The Economist Blog  ran a story last year about the continuing right of nullification:

Juries do not only decide guilt or innocence; they can also serve as checks on unjust laws. Judges will not tell you about your right to nullify—to vote not guilty regardless of whether the prosecution has proven its case if you believe the law at issue is unjust. They may tell you that you may only judge the facts of the case put to you and not the law. They may strike you from a jury if you do not agree under oath to do so, but the right to nullify exists. There is reason to be concerned about this power: nobody wants courtroom anarchy. But there is also reason to wield it, especially today: if you believe that nonviolent drug offenders should not go to prison, vote not guilty.

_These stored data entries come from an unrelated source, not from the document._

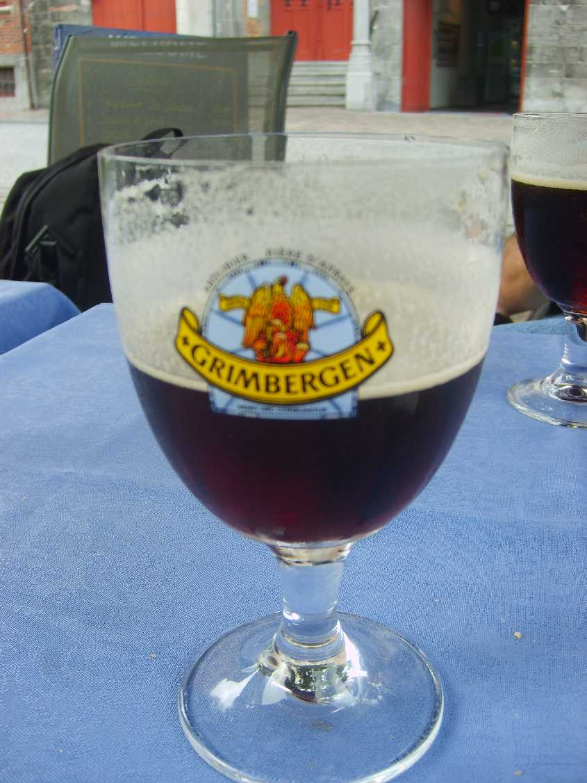 Imagen de la cerveza Grimbergen servida de Barril en su propio vaso en Brujas (Bélgica)
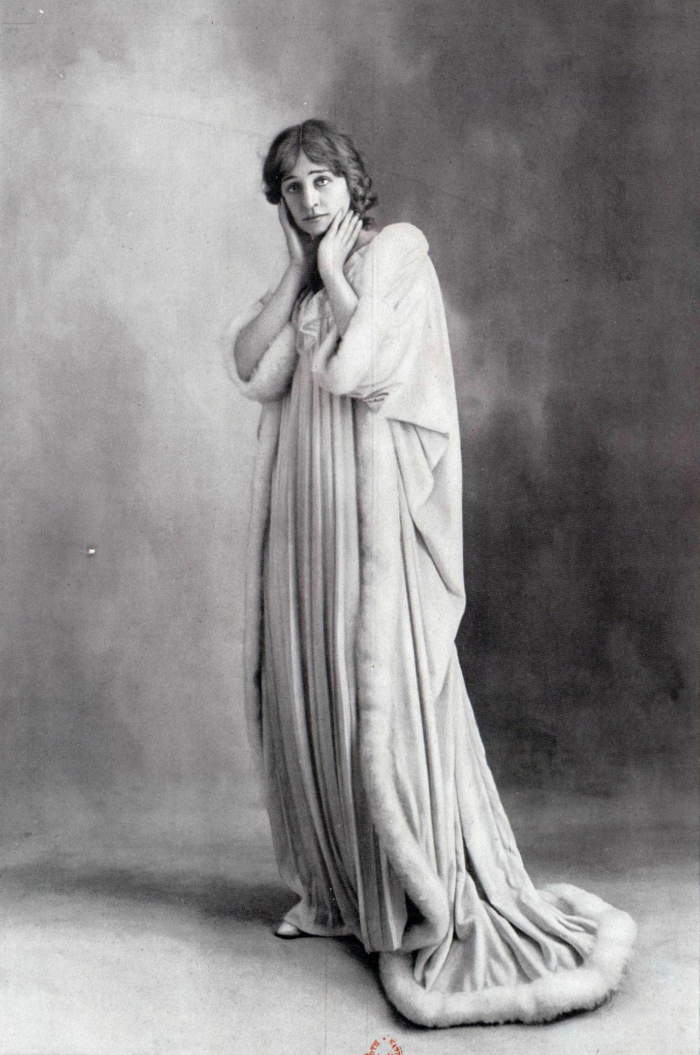 Mlle Geneviève Vix (1879-1939), de l'Opéra-Comique, dans La Traviata : Déshabillé de Redfern. "Chemise plissée en voile blanc. Manteau de velours souplement drapé et bordé de cygne". Photograph in Les Modes : Revue mensuelle illustrée des arts décoratifs appliqués à la femme.
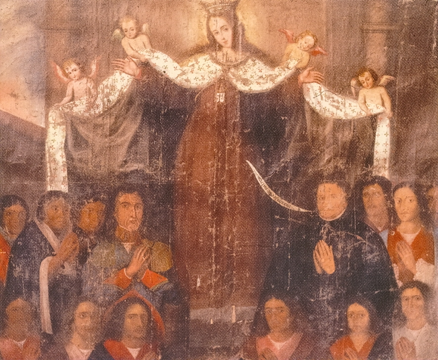 Obra también conocida como La familia de Túpac Amaru II. Diego Cristóbal Túpac Amaru sería uno de los personajes de la fila de arriba.
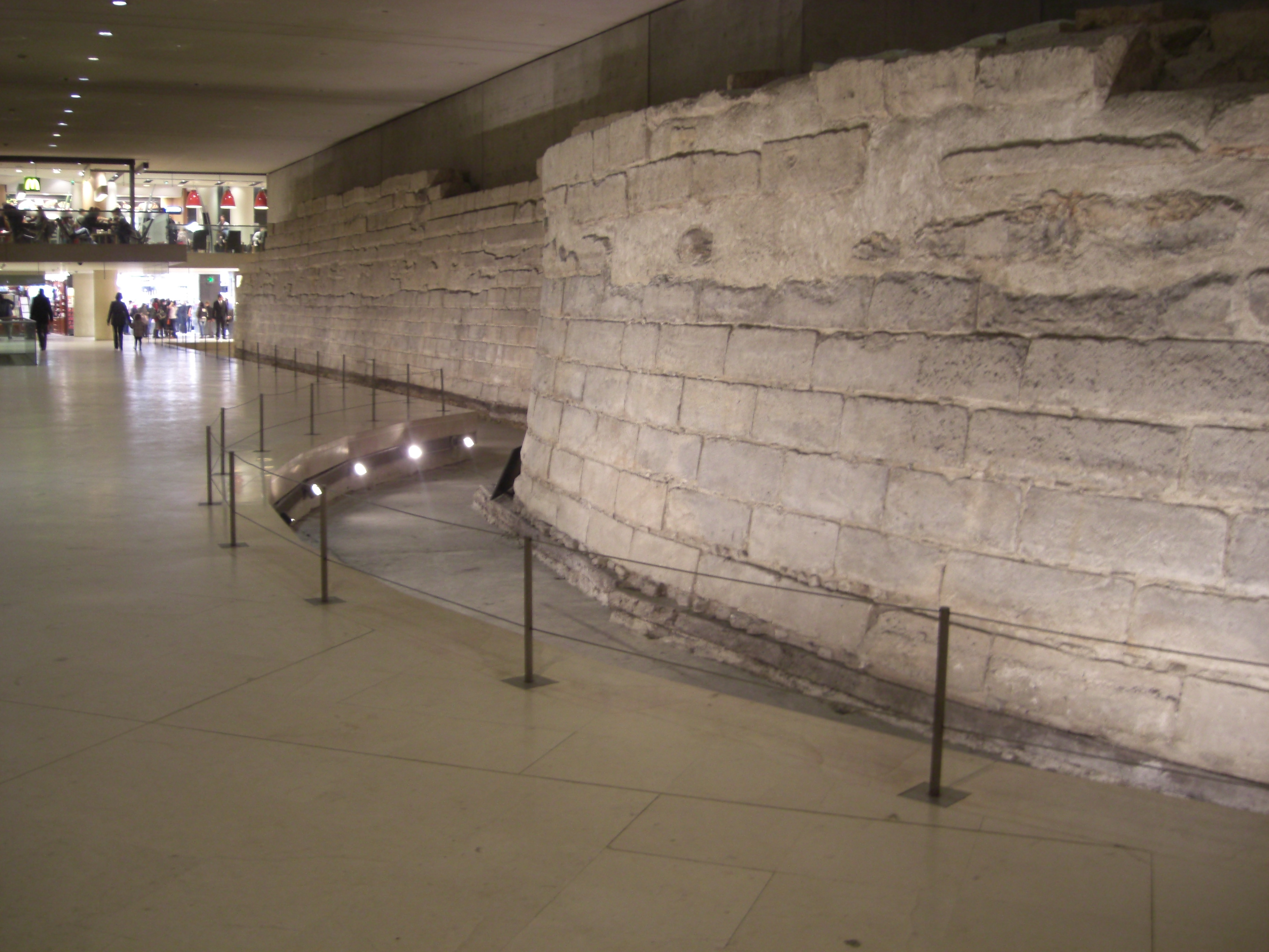 Les Douves du Louvre dans la partie commerciale du Musée.
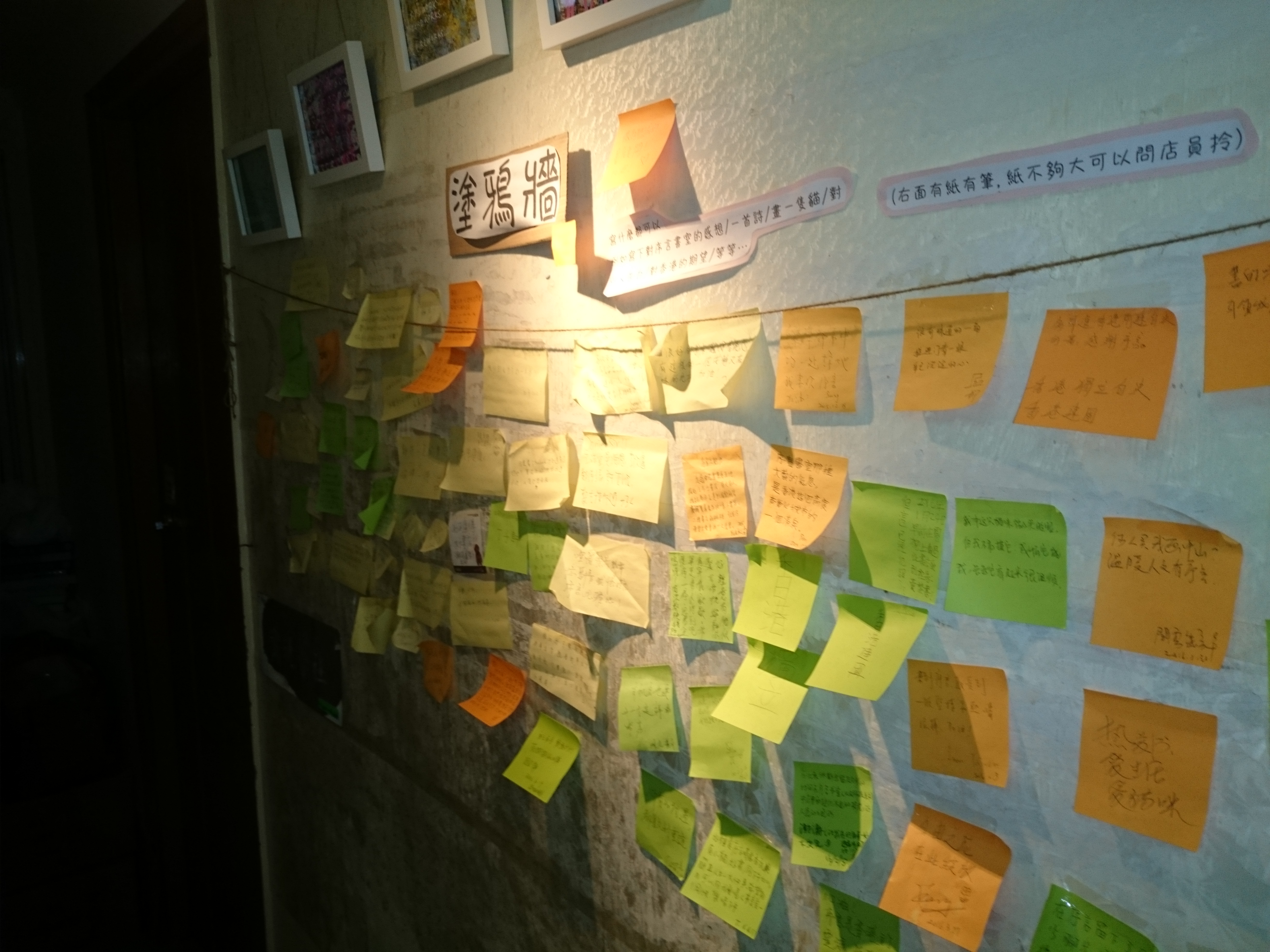 序言書室塗鴉牆。

New Hampshire passed a law last June that went into effect on January 1, 2013.  This law states:

“[A] Right of Accused. In all criminal proceedings the court shall permit the defense to inform the jury of its right to judge the facts and the application of the law in relation to the facts in controversy.”

Notwithstanding the New Hampshire legislation, the overwhelming trend of cases across the country is to limit jury nullification and discharge jurors who openly state they disagree with the law.  While this may maintain uniformity and a sense of law and order, I wonder if there should still be a place for Hamilton’s vision, in instances where jurors fundamentally feel that the law creates unjust results.